▶ [ABOUT THIS EXERCISE]:
Nothing but the pictures should be dropped when the records are transcribed word for word.

▶ [DATA SHOWN]:
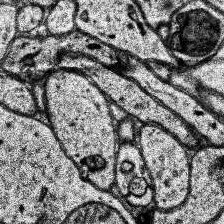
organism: Human
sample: Temporal Lobe
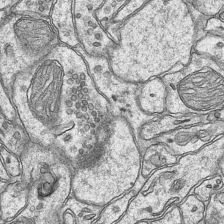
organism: Mouse
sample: CA1 Hippocampus
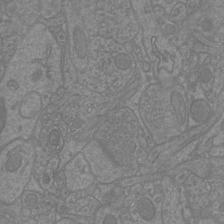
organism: Mouse
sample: Cortical neurons
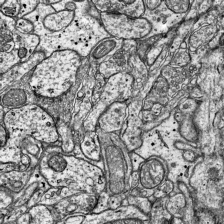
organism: Mouse
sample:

▶ [ANSWER SPACE]:
organism: Human
sample: Temporal Lobe
organism: Mouse
sample: CA1 Hippocampus
organism: Mouse
sample: Cortical neurons
organism: Mouse
sample:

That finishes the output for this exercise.